Le générique du film de Bava est étonnant : il met en scène les interprètes du film, sur un mode très « télévisuel », fixant la caméra et se tenant auprès de mannequins d’osier, semblant représenter les personnages avec autant de vérité que leurs propres interprètes : ce sont des coquilles vides. Cette « artificialité » des protagonistes, leur superficialité, et pour tout dire la franche antipathie qu’ils inspirent, se fondent avec le sous-texte du film, qui déroule un rapprochement cinglant entre l’exploitation mercantile du corps de la femme dans le milieu de la mode et les propres agissements du tueur. Bava ne peut pas le savoir à ce moment là, mais ce sous-texte se prête aussi à merveille à un parallèle avec les propres promoteurs du genre, quand une vague de gialli mettant en scène meurtres violents de jeunes filles dénudées déferlera sur les écrans 5 ou 6 ans plus tard…

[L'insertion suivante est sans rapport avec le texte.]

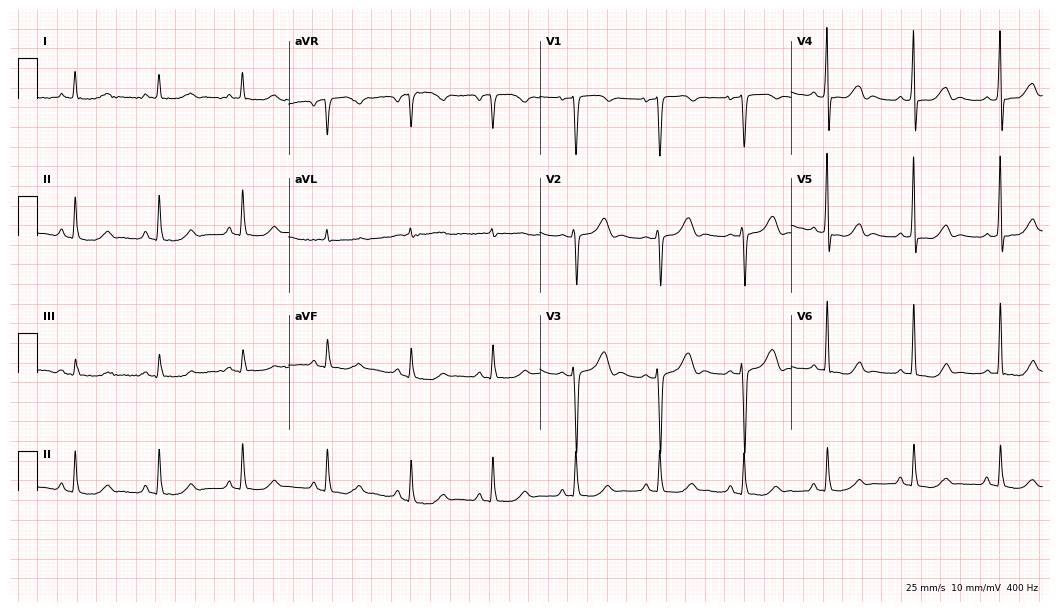
ECG — a female, 49 years old. Screened for six findings — first-degree AV block, right bundle branch block (RBBB), left bundle branch block (LBBB), sinus bradycardia, atrial fibrillation (AF), sinus tachycardia — none is recorded. Findings outside these six are not listed.
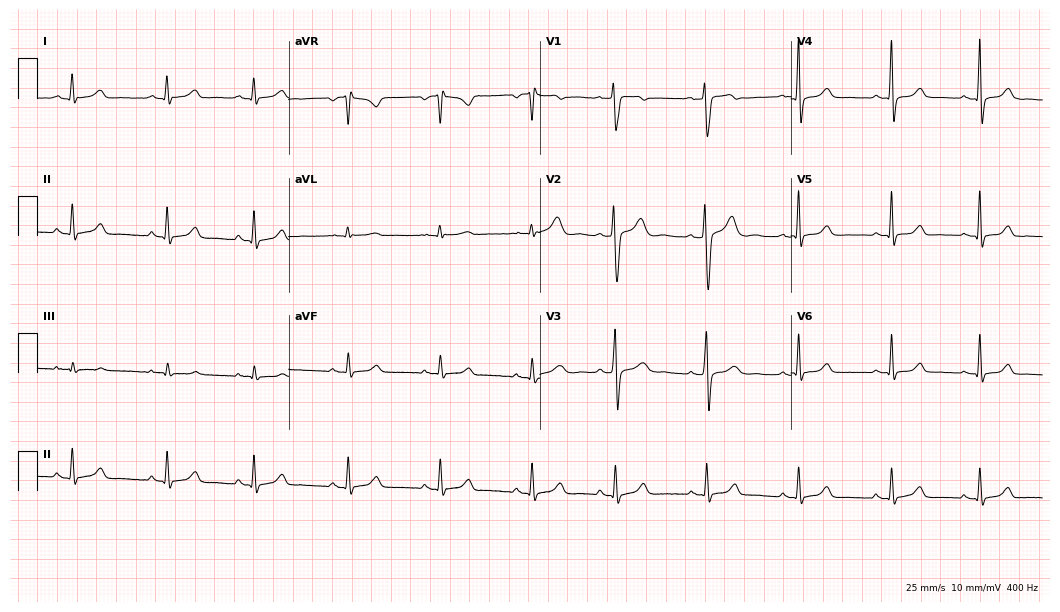
Electrocardiogram, a female, 31 years old. Overall reading on record: normal ECG.
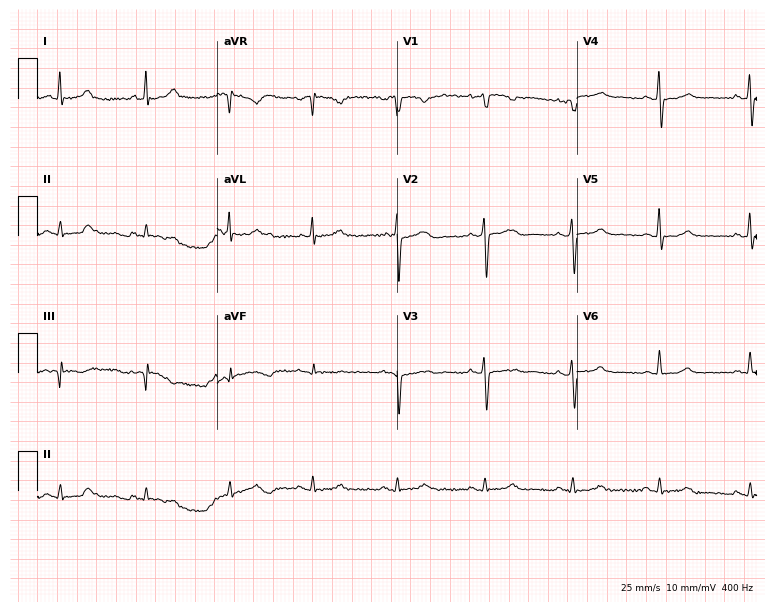
12-lead ECG (7.3-second recording at 400 Hz) from a female, 51 years old. Screened for six findings — first-degree AV block, right bundle branch block, left bundle branch block, sinus bradycardia, atrial fibrillation, sinus tachycardia — none is recorded. Only these six findings were labelled.

Bava reviendra dans les années qui suivront au genre qu’il a fondé, avec plus ou moins de bonheur. Ainsi, si Une Hache pour la Lune de Miel en 1969 (qui n’est pas unanimement considéré comme un giallo non plus ; ce n’est pas un whodunit, par exemple) est un film mineur mais très réussi, explorant sur un mode caustique la dimension psychanalytique du giallo et notamment le thème de la scène primitive (le trauma initial qui fonde les actes du tueur), L’Ile de l’Epouvante en 1970, variation sur la trame de Dix Petits Nègres d’Agatha Christie, dont Bava détestait le scénario (et en aurait apparemment sabordé le dénouement), est une franche déception, malgré quelques bonnes idées. Un échec qui aura tout de même le mérite d’annoncer l’effort suivant de Bava dans le genre, le troisième apport majeur de ce cinéaste au giallo : La Baie Sanglante (1971), à la fois réussite éclatante et tentative parmi les plus originales de variation sur le canevas du giallo. Entamé sous le titre de travail bien plus évocateur de Réaction en chaîne, le film décrit moins les agissements d’un tueur « classique » de giallo qu’une succession ininterrompue de meurtres (treize au total) reposant sur le principe suivant : la victime d’un des meurtres est le coupable du meurtre précédent (d’où la pertinence du titre de travail). Ce principe, repris par William Friedkin pour les besoins de Cruising avec Al Pacino en 1980 (6), permet au réalisateur de déployer des trésors d’idées de mise en scène (comme la vision de ces deux amants empalés, ensemble, pendant l’acte sexuel, qui renvoie à celle d’un entomologiste étudiant des papillons au début de film), et toute sa misanthropie féroce, faisant du véritable « tueur démiurgique » du film la baie du titre elle-même, témoin silencieux des différentes manœuvres des personnages pour s’emparer de ses ressources, et victorieuse à la fin (après un dénouement qui laisse pantois).
Bava a créé le genre et lui a donné quelques-uns de ses plus beaux fleurons, mais la relève ne va pas se faire attendre.